*** Block opens ***
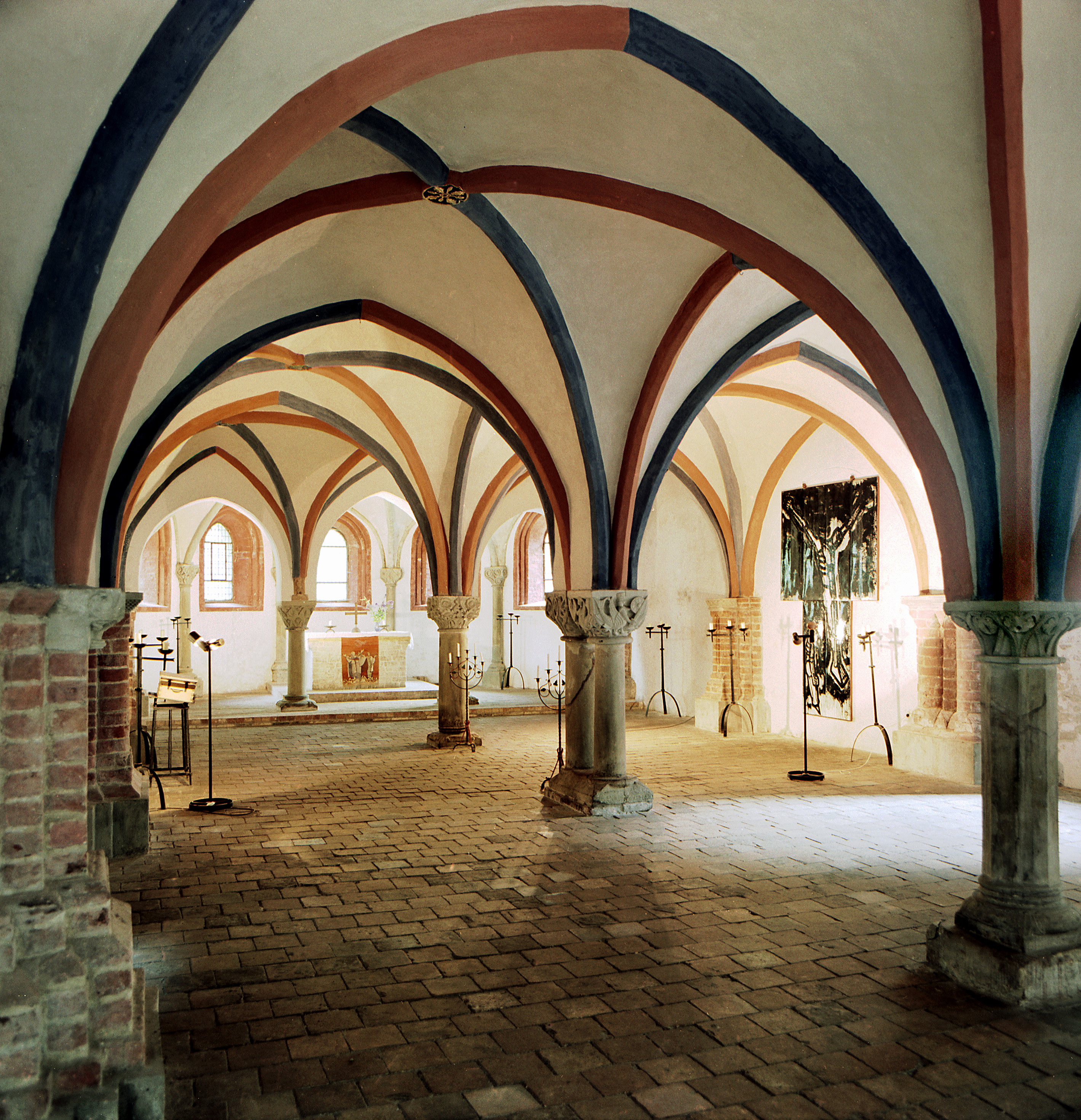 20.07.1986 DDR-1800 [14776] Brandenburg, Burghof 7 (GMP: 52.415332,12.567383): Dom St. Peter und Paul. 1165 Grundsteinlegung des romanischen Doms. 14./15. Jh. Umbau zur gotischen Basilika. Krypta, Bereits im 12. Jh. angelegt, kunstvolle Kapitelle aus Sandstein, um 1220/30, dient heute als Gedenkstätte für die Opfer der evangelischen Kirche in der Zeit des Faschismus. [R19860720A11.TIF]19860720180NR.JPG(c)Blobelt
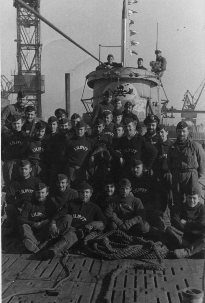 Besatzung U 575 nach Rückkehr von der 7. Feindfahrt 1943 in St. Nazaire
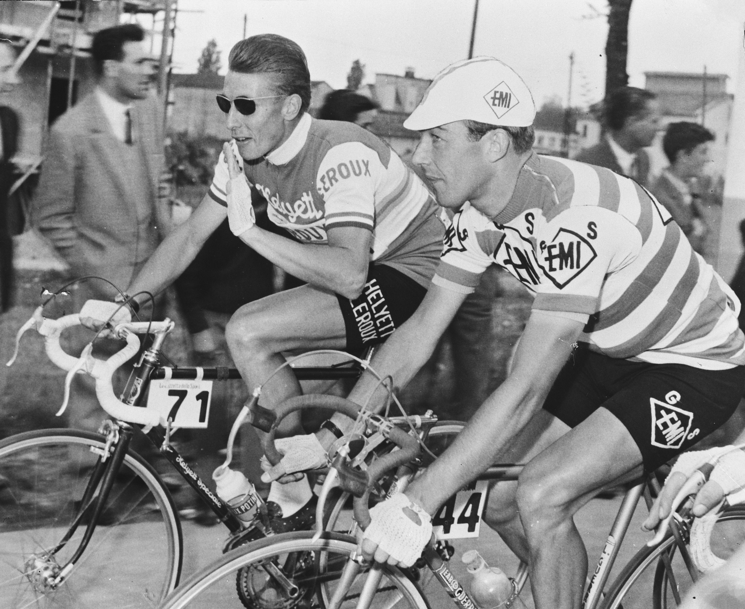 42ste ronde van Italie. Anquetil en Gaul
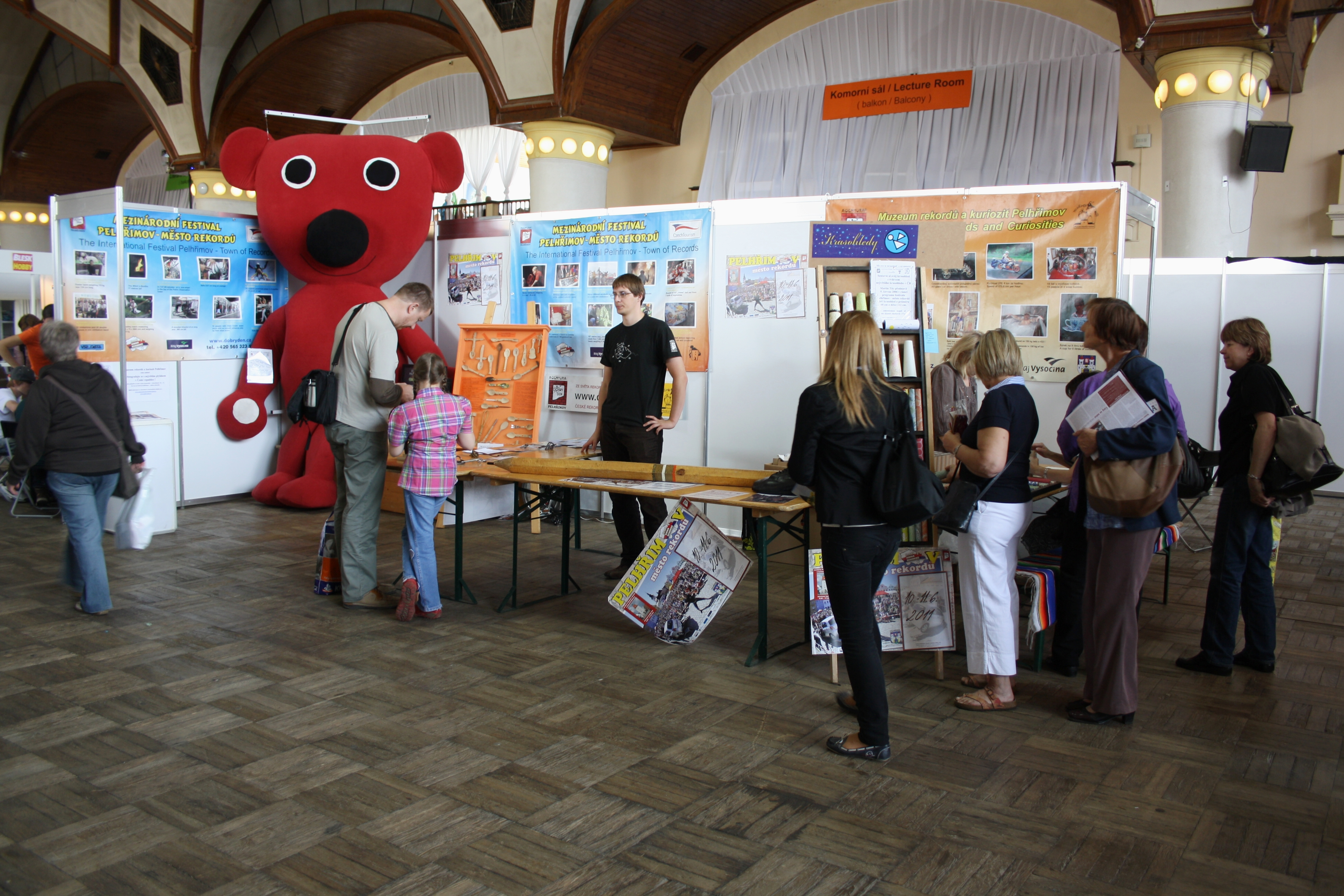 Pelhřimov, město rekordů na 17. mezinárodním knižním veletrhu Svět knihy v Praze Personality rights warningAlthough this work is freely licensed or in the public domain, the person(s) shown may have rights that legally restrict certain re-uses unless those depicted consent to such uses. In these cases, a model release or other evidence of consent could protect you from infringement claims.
*** Block closes ***
From the listing, extract all text exactly as given and drop any picture.

= Response area =
 20.07.1986 DDR-1800 [14776] Brandenburg, Burghof 7 (GMP: 52.415332,12.567383): Dom St. Peter und Paul. 1165 Grundsteinlegung des romanischen Doms. 14./15. Jh. Umbau zur gotischen Basilika. Krypta, Bereits im 12. Jh. angelegt, kunstvolle Kapitelle aus Sandstein, um 1220/30, dient heute als Gedenkstätte für die Opfer der evangelischen Kirche in der Zeit des Faschismus. [R19860720A11.TIF]19860720180NR.JPG(c)Blobelt
 Besatzung U 575 nach Rückkehr von der 7. Feindfahrt 1943 in St. Nazaire
 42ste ronde van Italie. Anquetil en Gaul
 Pelhřimov, město rekordů na 17. mezinárodním knižním veletrhu Svět knihy v Praze Personality rights warningAlthough this work is freely licensed or in the public domain, the person(s) shown may have rights that legally restrict certain re-uses unless those depicted consent to such uses. In these cases, a model release or other evidence of consent could protect you from infringement claims.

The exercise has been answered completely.